Sedangkan orator aksi lainya, Rahim menyampaikan kami menuntut dan mendesak kades agar turun dari jabatannya dan kami minta untuk segera menggantikan Kadus Semaya Barat dan Timur, kemudiam berhentikan BPD yang dinilai tidak memihak kepada masyarakat namun lebih peduli terhadap keluarganya. Seperti realisasi sertifikat tanah dari program pemerintah yakni Pendaftaran Tanah Siatematis Lengkap (PTSL) tahun 2019 serta mengembalikan uang masyarakat untuk pembuatan sertifikat pada tahun 2018.

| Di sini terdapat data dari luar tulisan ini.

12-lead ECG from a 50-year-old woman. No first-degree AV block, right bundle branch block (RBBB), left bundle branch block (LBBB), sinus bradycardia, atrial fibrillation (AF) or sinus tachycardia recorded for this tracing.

“Menuntut realisasi Rumah Tidak Layak Huni (RTLH) yang dinilai oleh masyarakat tidak secara merata. Kemudian masalah transparansi dalam menjalankan program Desa Semaya juga kita pertanyakan,”bebernya.
Kades Semaya, Masriadi menemui para pengunjuk rasa dan menyampaikan bahwa untuk pemberhentian kadus tentunya ada mekanisme dan tata caranya.

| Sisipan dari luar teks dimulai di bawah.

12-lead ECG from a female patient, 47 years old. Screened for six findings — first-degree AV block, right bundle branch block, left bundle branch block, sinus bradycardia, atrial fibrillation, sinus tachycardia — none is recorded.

Diantaranta ‎meninggal dunia, permintaan sendiri, Diberhentikan karena usia genap 60 tahu, terpidana, berhalangan tetap, melanggar larangan sebagai perangkat desa, Kemudian ‎diajukan secara tertulis, bisa usulkan ke camat dan akan kaji.
“Jadi tidak bisa main pecat sembarangnya ada tata caranya,” tegas Kades dihadapan massa.
Namun apa yang disampaikan Kades tersebut tidak didengarkan, bahkan mayarakat menuntut agar apa yang menjadi tuntutannya direalisasikan.
Sedangkan Camat Sikur, M. Saleh mengatakan sebenarnya tuntutan massa adalah pergantian kadus, akan tapi melebar ke penuntutan mundur kades.
“Silahkan saja menyampaikan aspirasi dengan santun sepanjang tidak menganggu pelayanan,” tegasnya.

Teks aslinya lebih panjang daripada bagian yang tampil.